Malachi Bogdanov is a theatre director. He was Associate Director of the English Shakespeare Company (1997–2000), and directed international tours of productions including A Midsummer Night's Dream, A Threepenny Opera, Romeo and Juliet, Hamlet, Titus Andronicus and an award-winning production of Richard the Third (UK and Australian Tour – Herald Angel for best production at the Edinburgh Festival). Currently a freelance artist, he has directed over 70 professional shows and works all over the world.

In 2003, he wrote and directed Bill Shakespeare's Italian Job at the Edinburgh Festival and was the subject of a BBC documentary.

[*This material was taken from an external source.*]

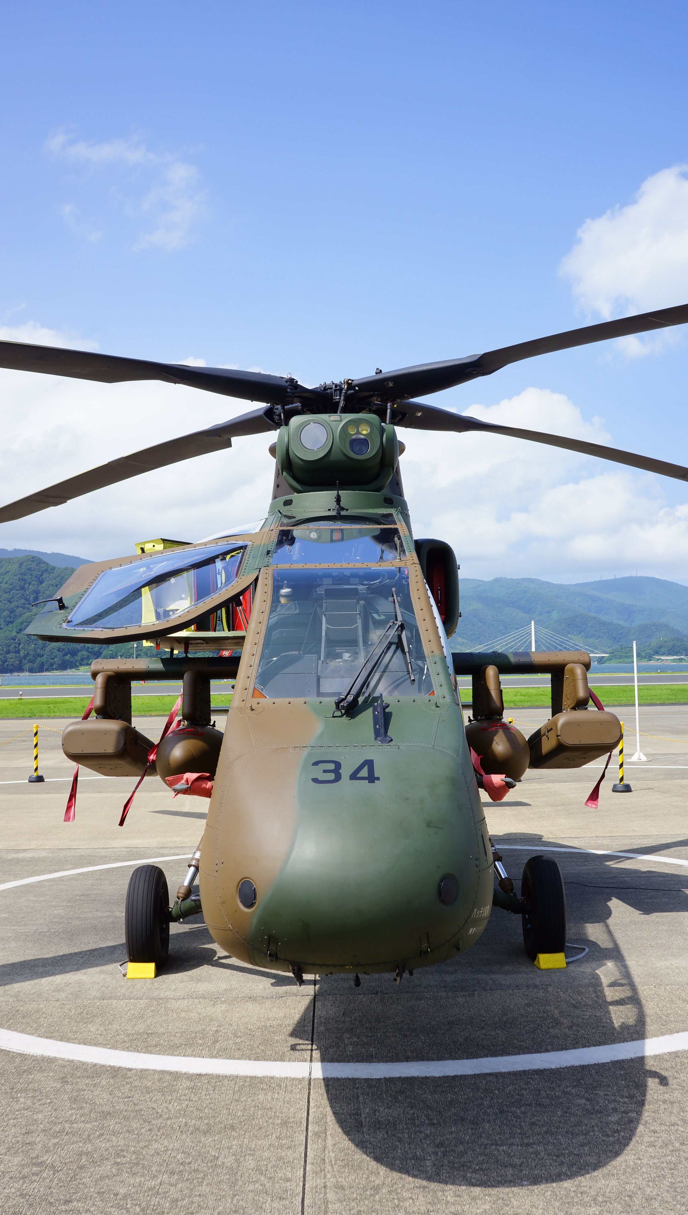 陸上自衛隊 OH-1観測ヘリコプター（32634号機） 正面。2014年7月27日 海上自衛隊舞鶴航空基地にて。

In 2004, it also toured to the Neuss International Shakespeare Festival in Germany as well as returning to the Edinburgh Festival Fringe. He has directed a number of shows for the Neuss festival including his productions of Macbeth Kill Shakespeare (2004) and a new adaptation of Marlowe's Edward the Second (2006). That same year, Malachi directed "Modern Cautionary Tales for Children" written and performed by Murray Lachlan Young. The show toured throughout the UK and gained five star reviews from The Scotsman and The List during its run at the Edinburgh Festival Fringe.

In Italy, Malachi has directed a new version of Alice in Wonderland for La Botte E Il
Cilindro as well as directing Dracula, L'Anconitana, A Midsummer Night's Dream, Romeo and Juliet, The Taming of the Shrew and The Merchant of Venice all in Italian and produced by MabTeatro. In February 2006, Malachi directed for MabTeatro the Italian version of Macbeth Kill Bill Shakespeare that toured Italy.

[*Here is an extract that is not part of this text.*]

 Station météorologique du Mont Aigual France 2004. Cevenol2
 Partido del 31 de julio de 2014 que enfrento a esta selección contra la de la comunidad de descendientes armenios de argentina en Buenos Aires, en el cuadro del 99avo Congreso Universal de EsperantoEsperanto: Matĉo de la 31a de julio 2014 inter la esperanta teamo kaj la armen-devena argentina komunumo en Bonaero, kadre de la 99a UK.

In the UK, Malachi has directed Stone Soup (2005), Pandora's Box (2006 Birmingham MAC and Edinburgh Festival), and Pinocchio (MAC 2006). In 2006, he was commissioned to write and direct a new version of the Odyssey, "From Ithaca With Love", which was performed in June 2006 to celebrate the opening of the Millennium Point building in Birmingham.

In 2007. Malachi directed his first feature film The Mandrake Root for which he also wrote the screenplay. The film was shot in the city of Sassari (Sardinia, Italy) for the production company European Drama Network and nominated by the Royal Television Society for best drama.